It was the last symphony concert of the season in the Dutch resort city of Scheveningen. Suddenly, during a Bach violin concerto, Soloist Sam Swaap started scrubbing his fiddle discordantly. Then he stopped cold for a dozen bars, holding his fiddle like a broken toy. After embarrassing moments, Swaap got back on the track. After him on the program came French Pianist Janine Weill. She got midway through the last movement of Saint-Saëns’s Piano Concerto No. 4, then her fingers became riveted to the keys. The orchestra struggled on by itself for 40 bars before Madame Weill fell in again.

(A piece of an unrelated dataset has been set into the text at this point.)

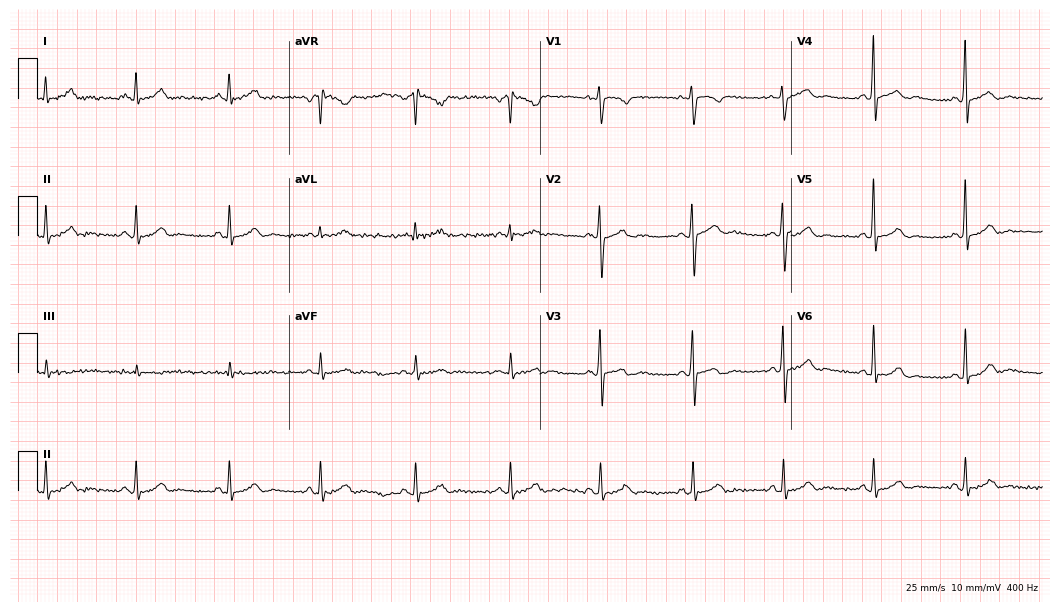
12-lead ECG from a male patient, 38 years old. Recorded interpretation: within normal limits.

Next morning, the Scheveningen concert was the talk of The Netherlands. Indignant Dutch critics accused Conductor Ignaz Neumark and his 86 state-paid musicians of “lack of discipline and inadequate rehearsing.” But nothing had gone awry with the orchestra, only with the soloists. Dutch journalist Henri van Eysden had an explanation. The astonishing amnesia of two soloists in one evening could be explained only by the kind of foul play that Novelist Du Maurier put Svengali up to in Trilby. It was all the fault of a Dutch building contractor who practiced hypnosis and mental telepathy as a hobby, he said. The contractor had laid a bet that he could wreck a concert by tele-hypnosis.

Back in Paris, angry Pianist Weill told French newsmen her tale. Said she: “I had reached the middle of the last movement . . . there were no more difficulties ahead and there was nothing that might have provoked any confusion. Suddenly there was a complete blank in my memory…. I would have taken the whole matter for an unpleasant incident, had I not heard a strange explanation from one of the orchestra’s musicians. After the end of the concert, this musician went out on the casino terrace for a drink. At the next table he overheard four men exchanging congratulations on having successfully disturbed the performance by tele-hypnosis. Three of the men handed a 50-florin bill to the fourth one.”

It was an explanation that Scheveningen’s burghers found hard to believe, but they could think of no better one.